Osteoclasts parathormone effect

The polypeptide parathormone is released from the parathyroid glands when plasma Ca + level falls. It stimulates osteoclasts to increase bone resorption in the kidneys, it promotes calcium reabsorption, while phosphate excretion is enhanced. As blood phosphate concentration diminishes, the tendency of calcium to precipitate as bone mineral decreases. By stimulating the formation of vit D hormone, parathormone has an indirect effect on the enteral uptake of Ca + and phosphate. In parathormone deficiency, vitamin D can be used as a substitute that unlike parathormone, is effective orally. 

Parathormone also increases DNA, RNA, and protein synthesis in osteoclasts, but decreases such synthetic processes in osteoblasts.

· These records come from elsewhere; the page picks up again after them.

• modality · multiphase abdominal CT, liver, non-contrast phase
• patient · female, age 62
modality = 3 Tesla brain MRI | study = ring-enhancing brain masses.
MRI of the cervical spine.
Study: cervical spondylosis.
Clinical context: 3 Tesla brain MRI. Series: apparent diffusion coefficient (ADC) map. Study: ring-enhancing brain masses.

These findings are in keeping with the role of the hormone in bone resorption. The intramitochondrial calcium granules in bone cells are also increased after the administration of parathormone. Whether this effect is related to calcium release remains to be shown. The exact molecular sequence that leads to calcium resorption in bone is not known. But it has been established in experiments using bone calvaria and isolated bone cells that parathormone elicits the formation of a second messenger namely, cyclic AMP (see chapter on hormones) through the stimulation of adenylcyclase. 

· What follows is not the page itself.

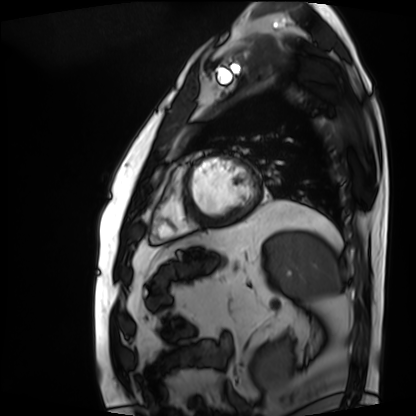
{"modality": "cardiac MRI", "cohort": "patient"}

Postmenopausal bone loss is effectively inhibited by prophylactic administration of estrogen (Recker et al, 1977), but estrogen administration to osteoporotic patients (the conventional treatment) fails to restore lost bone. Estrogen appears to act primarily by putting a brake on bone resorption, i.e., it inhibits the action of parathyroid hormone, the primary stimulus to osteoclastic bone resorption. The mechanism of this inhibition is unknown receptors for estrogen have not been found in bone. A high intake of calcium during the postmenopausal period (up to 1500 mg/d) also is inhibitory (Heaney, 1981), presumably because it raises the level of ionized calcium in the serum sufficiently to suppress parathormone synthesis. 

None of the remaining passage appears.